Contándolo ahora puede dar la impresión de
que ocurrió hace mucho tiempo, a veces me parecen siglos, pero solo sucedió
hace 15 años. Recuerdo el invierno de 1987 como el más crudo de nuestra vida,
el año que nos llevó al límite de las ganas de vivir y al borde mismo del
abismo.
Y no todo fue por culpa de las tormentas,
aunque solo con ellas hubiera sido suficiente para que se nos derrumbara el
mundo, las mentiras también tuvieron mucho que ver para hundirnos y para
salvarnos. No se recuerdan dos años seguidos de un Noroeste tan violento que
parecía mandado por alguien que odiaba la presencia de seres humanos en esta
costa, y que se alió con un océano que pareció volverse loco, un desconocido
por completo para nosotros, y a punto estuvieron de hacernos naufragar.

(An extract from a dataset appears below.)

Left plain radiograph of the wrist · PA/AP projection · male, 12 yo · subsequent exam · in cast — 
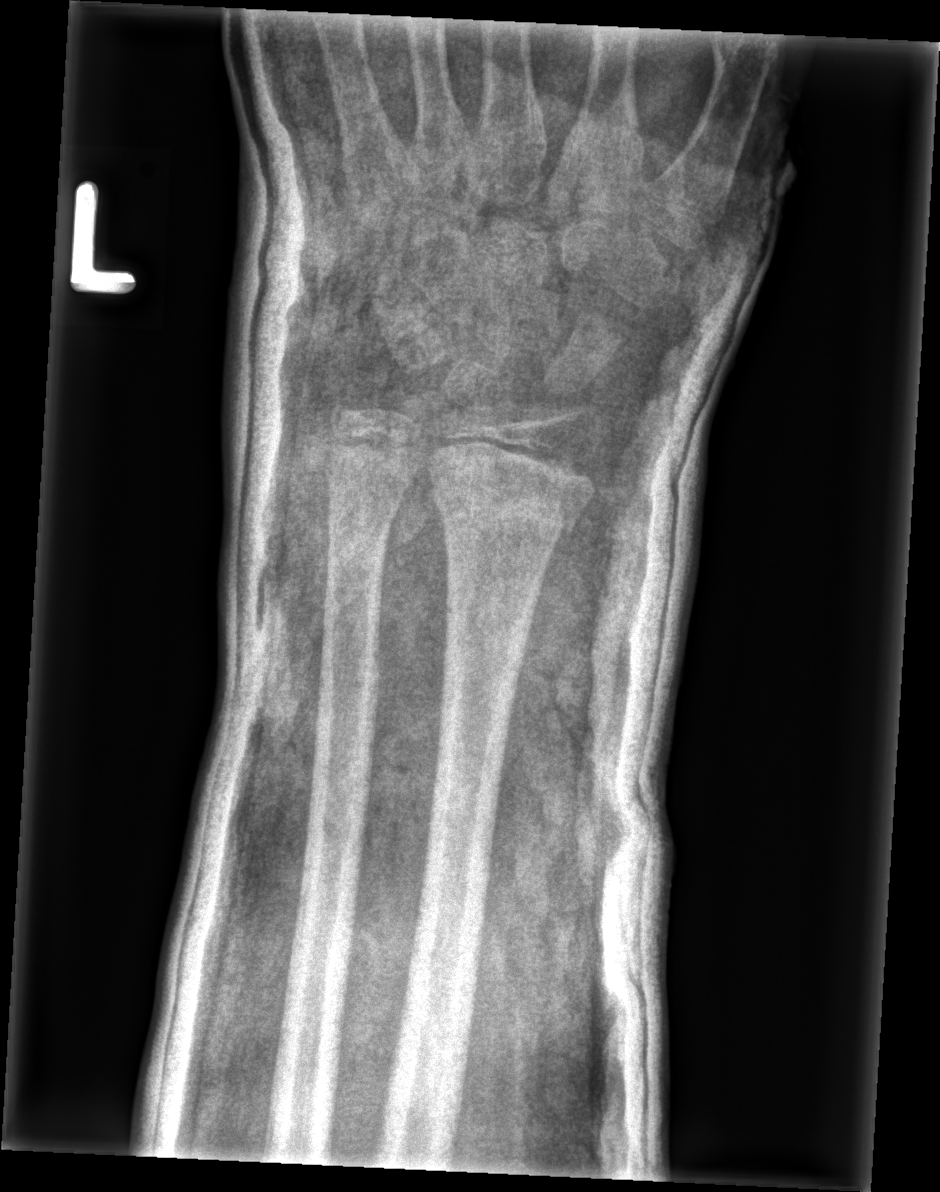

A esto se sumó la escasez de pesca en los
caladeros donde los hombres de esta zona han pescado toda la vida. Pero esto ya
venía de atrás, fueron realmente varios años de escasez en el mar y de pasar
necesidades.
Y solo hicieron falta algunas conversaciones
en el bar del puerto, en voz baja con esos hombres de fuera. Y los mismos
malditos otra vez rondando a Cristóbal en sus horas bajas, esperándolo en la
soledad del muelle.
Lo sabían desolado y sobrevolaban sobre él como buitres
carroñeros, esperando pacientemente que su víctima cayera de rodillas, parecían
oler desde las alturas un simple un gesto de desesperación. Esos colombianos
mal nacidos supieron tentarlo pillándolo por sorpresa en las esquinas ventosas
del pueblo o en sus solitarios paseos nocturnos de vuelta del puerto a casa.
Hasta que lo atraparon, y al Antón lo
cazaron también. Pobres tontos, con dos buenas traineras de tamaño medio y
motores de 300 caballos tenían suficiente. Con el patrón manejado como un
pelele y dos buenos marineros por barco ya tenían el equipo, los muy cabrones.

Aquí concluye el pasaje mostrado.